───── WORKING DATA ─────
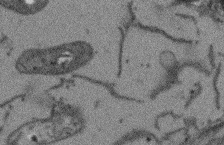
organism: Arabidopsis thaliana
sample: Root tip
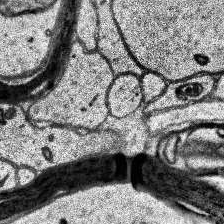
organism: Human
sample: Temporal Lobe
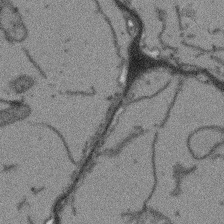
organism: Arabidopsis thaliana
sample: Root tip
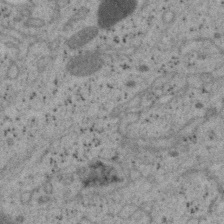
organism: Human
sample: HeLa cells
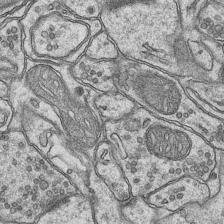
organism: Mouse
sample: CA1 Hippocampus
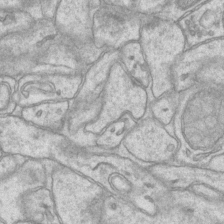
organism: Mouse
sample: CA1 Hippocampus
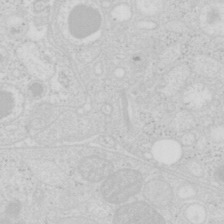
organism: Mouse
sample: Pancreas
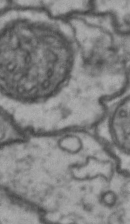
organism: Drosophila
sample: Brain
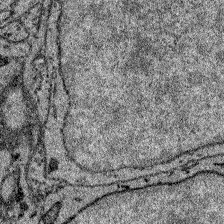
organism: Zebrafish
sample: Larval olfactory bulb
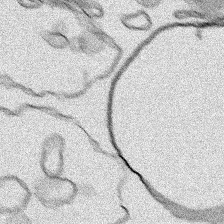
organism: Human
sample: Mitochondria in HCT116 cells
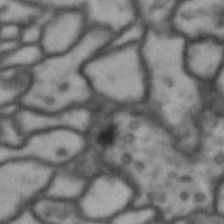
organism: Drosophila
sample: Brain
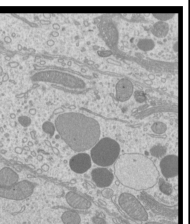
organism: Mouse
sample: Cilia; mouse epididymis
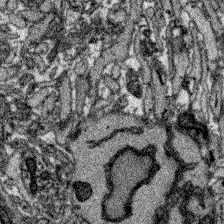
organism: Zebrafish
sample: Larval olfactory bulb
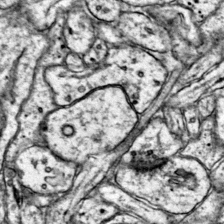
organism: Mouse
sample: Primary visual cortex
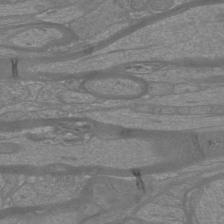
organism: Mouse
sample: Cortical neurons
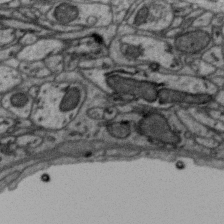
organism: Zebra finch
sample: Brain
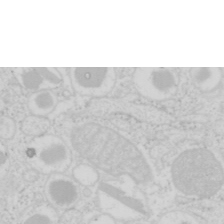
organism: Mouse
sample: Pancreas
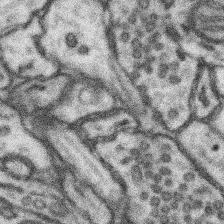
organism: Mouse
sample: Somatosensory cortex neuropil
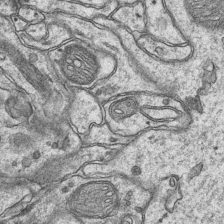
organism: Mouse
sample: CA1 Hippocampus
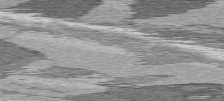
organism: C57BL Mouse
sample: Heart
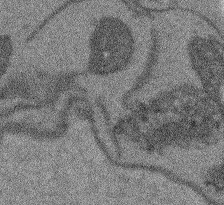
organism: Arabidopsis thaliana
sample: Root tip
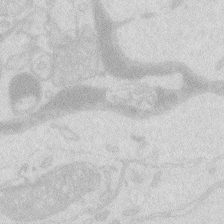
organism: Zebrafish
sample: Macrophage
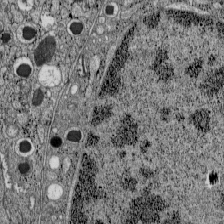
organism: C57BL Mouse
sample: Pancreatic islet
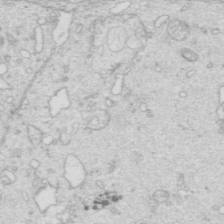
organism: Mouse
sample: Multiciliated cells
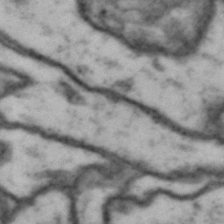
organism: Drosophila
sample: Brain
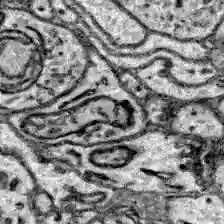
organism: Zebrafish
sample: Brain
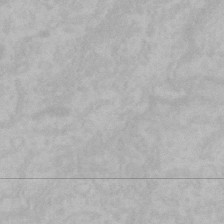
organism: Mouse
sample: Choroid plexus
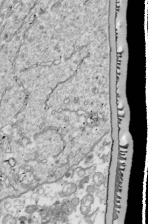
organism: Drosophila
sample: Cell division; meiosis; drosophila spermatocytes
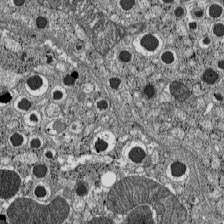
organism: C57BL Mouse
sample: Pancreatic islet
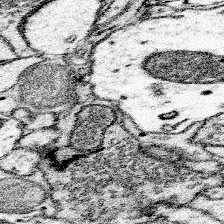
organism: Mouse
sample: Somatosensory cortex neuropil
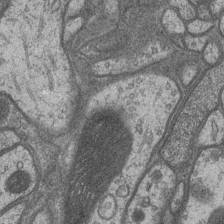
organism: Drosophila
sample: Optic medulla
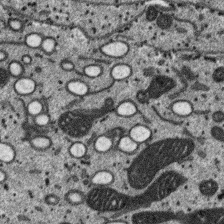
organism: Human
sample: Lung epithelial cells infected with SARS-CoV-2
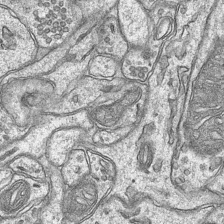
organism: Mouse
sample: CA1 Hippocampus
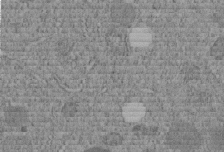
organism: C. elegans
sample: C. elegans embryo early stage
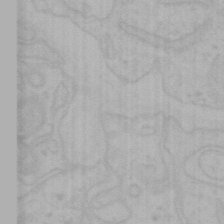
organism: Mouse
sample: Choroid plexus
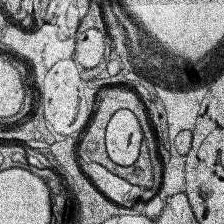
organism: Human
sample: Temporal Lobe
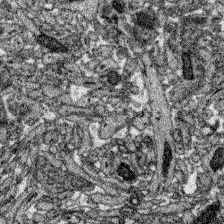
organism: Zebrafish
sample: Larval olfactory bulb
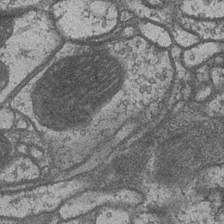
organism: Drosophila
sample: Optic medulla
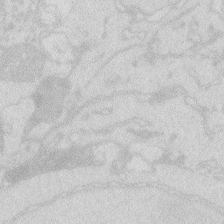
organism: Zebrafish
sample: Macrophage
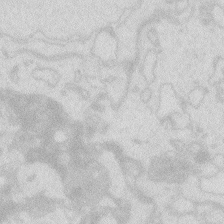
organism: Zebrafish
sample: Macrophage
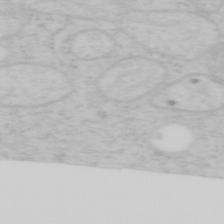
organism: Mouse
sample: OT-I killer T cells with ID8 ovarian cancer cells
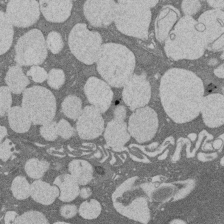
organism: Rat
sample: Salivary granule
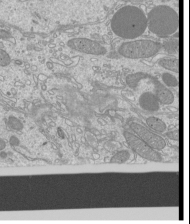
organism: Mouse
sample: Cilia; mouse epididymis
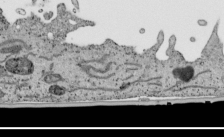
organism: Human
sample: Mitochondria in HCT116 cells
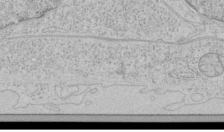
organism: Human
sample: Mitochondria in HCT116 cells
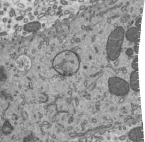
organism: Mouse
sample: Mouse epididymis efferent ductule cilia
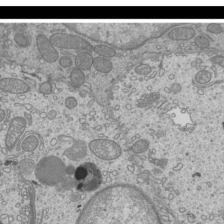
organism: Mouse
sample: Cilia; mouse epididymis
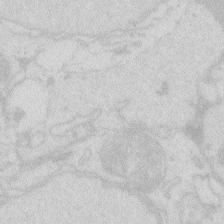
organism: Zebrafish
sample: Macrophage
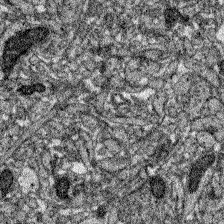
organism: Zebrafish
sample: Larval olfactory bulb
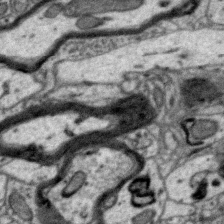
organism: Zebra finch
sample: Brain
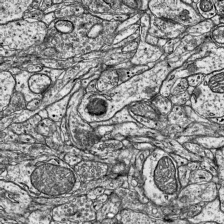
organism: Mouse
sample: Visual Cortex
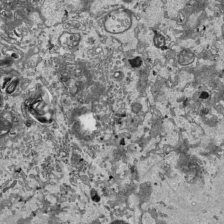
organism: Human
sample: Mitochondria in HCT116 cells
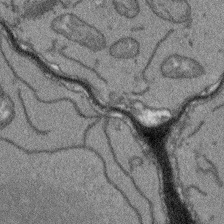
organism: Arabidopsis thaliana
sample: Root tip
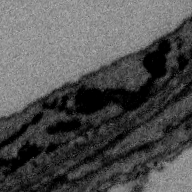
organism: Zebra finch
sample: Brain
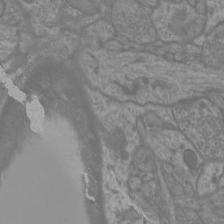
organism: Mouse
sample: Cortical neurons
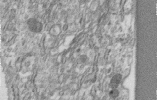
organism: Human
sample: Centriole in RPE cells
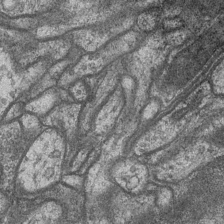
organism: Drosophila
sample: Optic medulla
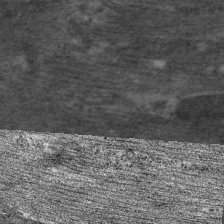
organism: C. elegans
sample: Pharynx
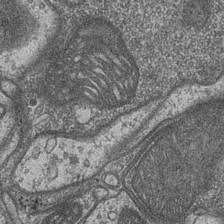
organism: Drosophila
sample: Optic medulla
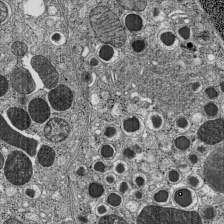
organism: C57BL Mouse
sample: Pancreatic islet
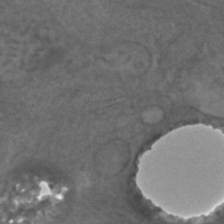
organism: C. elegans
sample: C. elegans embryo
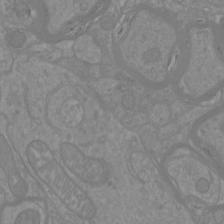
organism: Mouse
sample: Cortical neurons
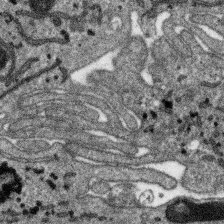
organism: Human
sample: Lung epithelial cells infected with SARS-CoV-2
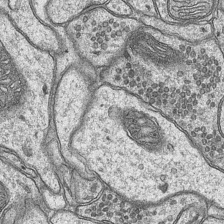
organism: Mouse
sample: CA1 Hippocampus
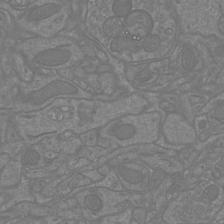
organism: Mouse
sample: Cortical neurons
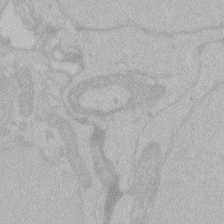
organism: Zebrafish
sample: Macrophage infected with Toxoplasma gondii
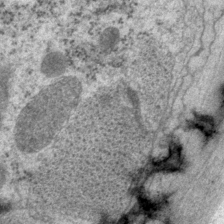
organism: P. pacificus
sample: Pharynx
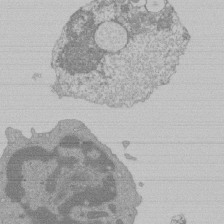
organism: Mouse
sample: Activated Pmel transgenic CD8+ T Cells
─────
• EXERCISE INSTRUCTIONS
Transcribe each entry above exactly, apart from the pictures.

• REPLY TO THE TASK
organism: Arabidopsis thaliana
sample: Root tip
organism: Human
sample: Temporal Lobe
organism: Arabidopsis thaliana
sample: Root tip
organism: Human
sample: HeLa cells
organism: Mouse
sample: CA1 Hippocampus
organism: Mouse
sample: CA1 Hippocampus
organism: Mouse
sample: Pancreas
organism: Drosophila
sample: Brain
organism: Zebrafish
sample: Larval olfactory bulb
organism: Human
sample: Mitochondria in HCT116 cells
organism: Drosophila
sample: Brain
organism: Mouse
sample: Cilia; mouse epididymis
organism: Zebrafish
sample: Larval olfactory bulb
organism: Mouse
sample: Primary visual cortex
organism: Mouse
sample: Cortical neurons
organism: Zebra finch
sample: Brain
organism: Mouse
sample: Pancreas
organism: Mouse
sample: Somatosensory cortex neuropil
organism: Mouse
sample: CA1 Hippocampus
organism: C57BL Mouse
sample: Heart
organism: Arabidopsis thaliana
sample: Root tip
organism: Zebrafish
sample: Macrophage
organism: C57BL Mouse
sample: Pancreatic islet
organism: Mouse
sample: Multiciliated cells
organism: Drosophila
sample: Brain
organism: Zebrafish
sample: Brain
organism: Mouse
sample: Choroid plexus
organism: Drosophila
sample: Cell division; meiosis; drosophila spermatocytes
organism: C57BL Mouse
sample: Pancreatic islet
organism: Mouse
sample: Somatosensory cortex neuropil
organism: Drosophila
sample: Optic medulla
organism: Human
sample: Lung epithelial cells infected with SARS-CoV-2
organism: Mouse
sample: CA1 Hippocampus
organism: C. elegans
sample: C. elegans embryo early stage
organism: Mouse
sample: Choroid plexus
organism: Human
sample: Temporal Lobe
organism: Zebrafish
sample: Larval olfactory bulb
organism: Drosophila
sample: Optic medulla
organism: Zebrafish
sample: Macrophage
organism: Zebrafish
sample: Macrophage
organism: Mouse
sample: OT-I killer T cells with ID8 ovarian cancer cells
organism: Rat
sample: Salivary granule
organism: Mouse
sample: Cilia; mouse epididymis
organism: Human
sample: Mitochondria in HCT116 cells
organism: Human
sample: Mitochondria in HCT116 cells
organism: Mouse
sample: Mouse epididymis efferent ductule cilia
organism: Mouse
sample: Cilia; mouse epididymis
organism: Zebrafish
sample: Macrophage
organism: Zebrafish
sample: Larval olfactory bulb
organism: Zebra finch
sample: Brain
organism: Mouse
sample: Visual Cortex
organism: Human
sample: Mitochondria in HCT116 cells
organism: Arabidopsis thaliana
sample: Root tip
organism: Zebra finch
sample: Brain
organism: Mouse
sample: Cortical neurons
organism: Human
sample: Centriole in RPE cells
organism: Drosophila
sample: Optic medulla
organism: C. elegans
sample: Pharynx
organism: Drosophila
sample: Optic medulla
organism: C57BL Mouse
sample: Pancreatic islet
organism: C. elegans
sample: C. elegans embryo
organism: Mouse
sample: Cortical neurons
organism: Human
sample: Lung epithelial cells infected with SARS-CoV-2
organism: Mouse
sample: CA1 Hippocampus
organism: Mouse
sample: Cortical neurons
organism: Zebrafish
sample: Macrophage infected with Toxoplasma gondii
organism: P. pacificus
sample: Pharynx
organism: Mouse
sample: Activated Pmel transgenic CD8+ T Cells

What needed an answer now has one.